Providers are being urged to prepare for a dramatic increase in coronavirus testing as federal regulators and states continue to emphasize the importance of testing everyone in nursing facilities. 

The preparation should include knowing how to prioritize testing among residents and staff members, access reliable testing, and knowing the potential costs and what to do once results have come back, according to the American Health Care Association/National Center for Assisted Living.

“Providers need to increase efforts around testing and document efforts,” the organization stated in recent guidance

“[The Centers for Medicare & Medicaid Services] has recently emphasized the importance of testing for COVID-19 in nursing facilities. Surveyors are increasingly looking for evidence that nursing facilities are testing symptomatic residents and isolating them while results are pending. In addition, a growing number of states are requiring testing of all residents and/or staff.” 

Among those states are California, which recently announced plans that allow asymptotic people in nursing homes to be tested, and West Virginia, which announced a first-of-its-kind move for everyone in nursing homes to be tested.

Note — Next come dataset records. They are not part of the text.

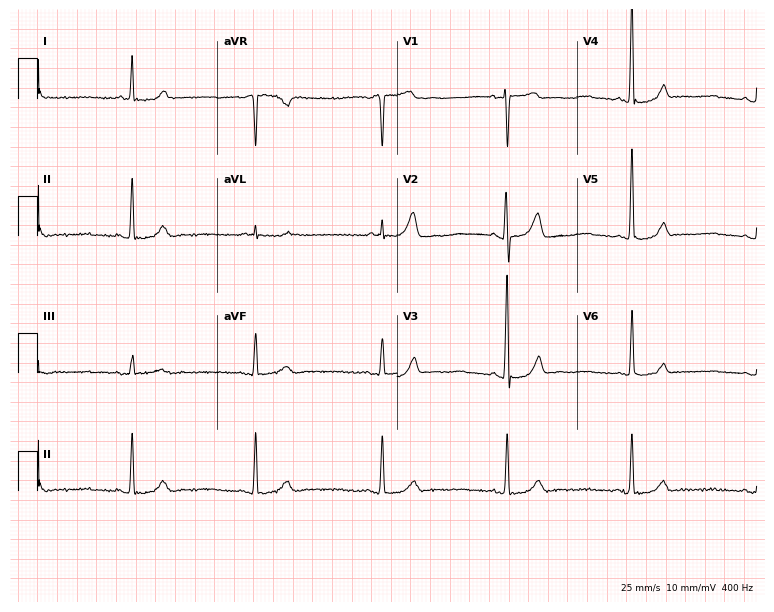
Resting 12-lead electrocardiogram (7.3-second recording at 400 Hz). Patient: a 69-year-old female. The tracing shows sinus bradycardia (a sinus rate of 50 beats per minute or less).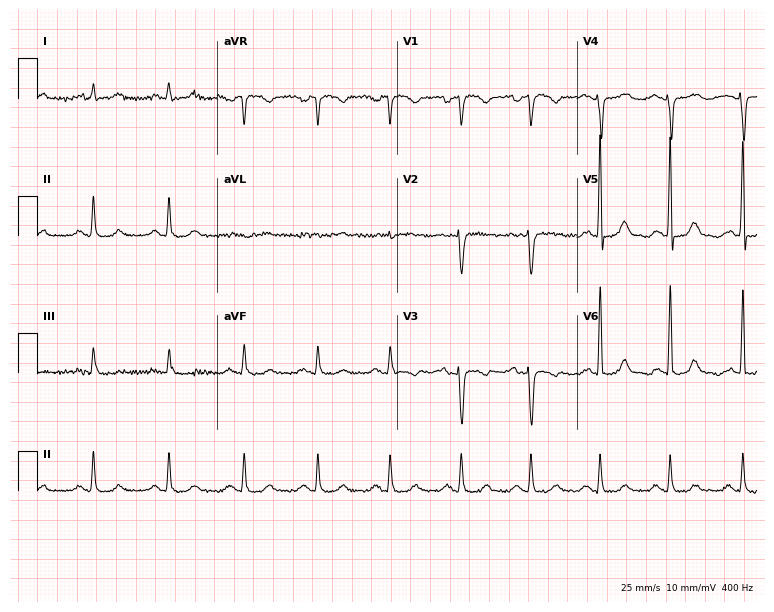
ECG (7.3-second recording at 400 Hz) — a woman, 80 years old. Labelled as a normal ECG.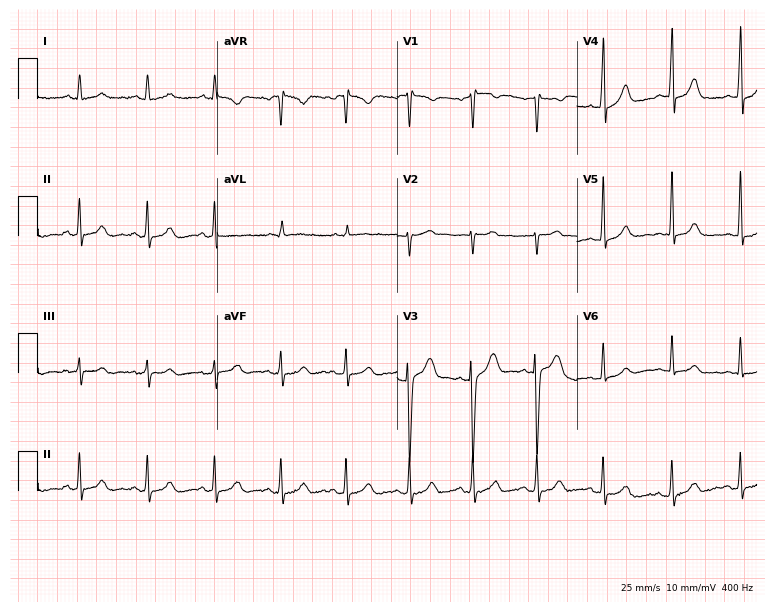
ECG (7.3-second recording at 400 Hz) — a female, 42 years old. Labelled as a normal ECG.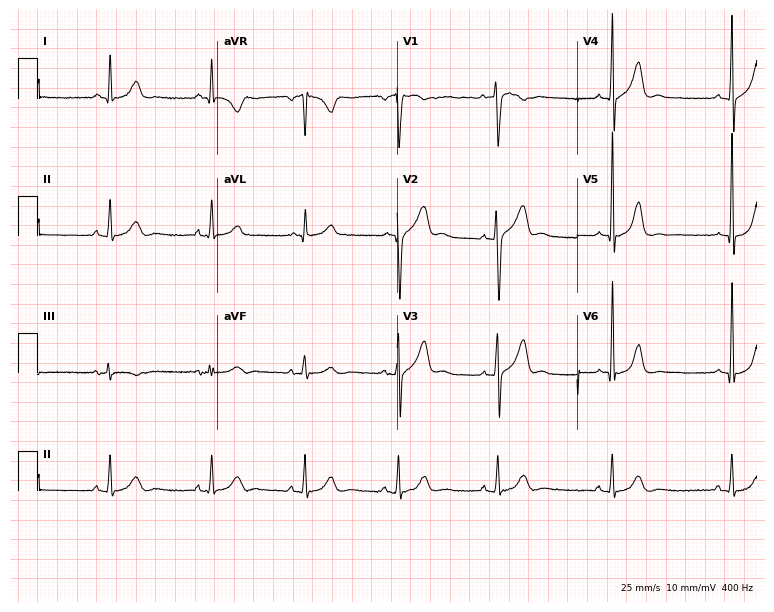
Electrocardiogram, a male, 40 years old. Overall reading on record: normal ECG.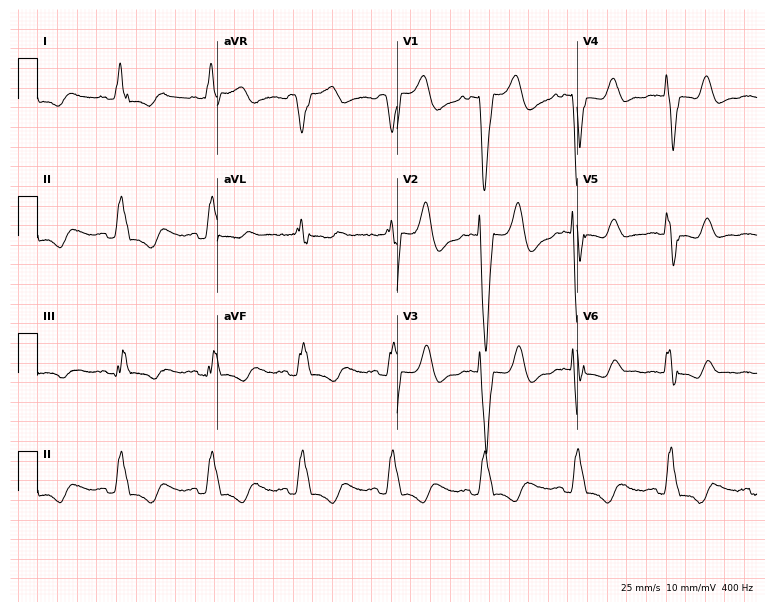
Electrocardiogram (7.3-second recording at 400 Hz), a 73-year-old female. Interpretation includes left bundle branch block.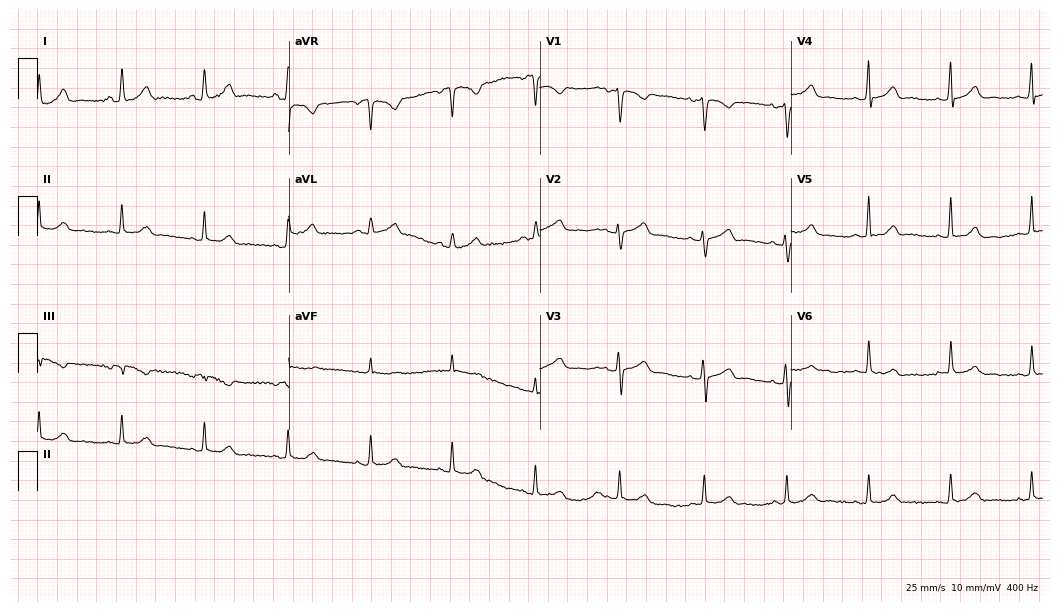
ECG — a woman, 30 years old. Screened for six findings — first-degree AV block, right bundle branch block, left bundle branch block, sinus bradycardia, atrial fibrillation, sinus tachycardia — none is recorded. Only these six findings were labelled.

The organization noted that providers should be aware of all local and state guidelines for testing priority. General prioritization order should go as follows: residents; then staff members, showing symptoms or those who’ve been exposed to someone with COVID-19; followed by asymptomatic residents and staff members. 

Additionally, providers should look to their local or state health departments on steps they should take to access testing, noting that some states may have specific vendor and testing protocols. 

The group also noted that not all testing labs will bill Medicare directly so providers should ensure the lab they’re receiving tests from will bill the program.  

“If a lab does not have the ability to bill Medicare, the facility will need to pay for the tests up-front. Tests range in cost from $115 to $500. Medicare Part B will only reimburse $51 for the PCR and $35 for other tests,” AHCA/NCAL explained. 

There has yet to be guidance on who should collect test samples, but providers should follow the test instructions and check state regulations. 

Once providers receive results back, AHCA/NCAL cautioned that results only capture information from a specific point in time, and a resident’s condition could change with subsequent exposure. 

“Considering test results are not 100 percent accurate, nor do test results always identify when a person is actually infected due to the incubation period, considering every interaction as a risk is important,” AHCA/NCAL wrote.